ADnEV: Cross-Domain Schema Matching using Deep Similarity Matrix Adjustment and Evaluation
Abstract
Schema matching is a process that serves in integrating structured and semi-structured data. Being a handy tool in multiple contemporary business and commerce applications, it has been investigated in the fields of databases, AI, Semantic Web, and data mining for many years. The core challenge still remains the ability to create quality algorithmic matchers, automatic tools for identifying correspondences among data concepts (e.g., database attributes). In this work, we offer a novel post processing step to schema matching that improves the final matching outcome without human intervention.

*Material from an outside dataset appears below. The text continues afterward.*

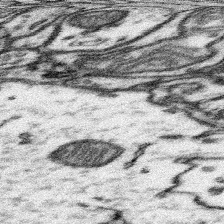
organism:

We present a new mechanism, similarity matrix adjustment, to calibrate a matching result and propose an algorithm (dubbed ADnEV) that manipulates, using deep neural networks, similarity matrices, created by state-of-the-art algorithmic matchers. ADnEV learns two models that iteratively adjust and evaluate the original similarity matrix. We empirically demonstrate the effectiveness of the proposed algorithmic solution for improving matching results, using real-world benchmark ontology and schema sets. We show that ADnEV can generalize into new domains without the need to learn the domain terminology, thus allowing cross-domain learning. We also show ADnEV to be a powerful tool in handling schemata which matching is particularly challenging. Finally, we show the benefit of using ADnEV in a related integration task of ontology alignment.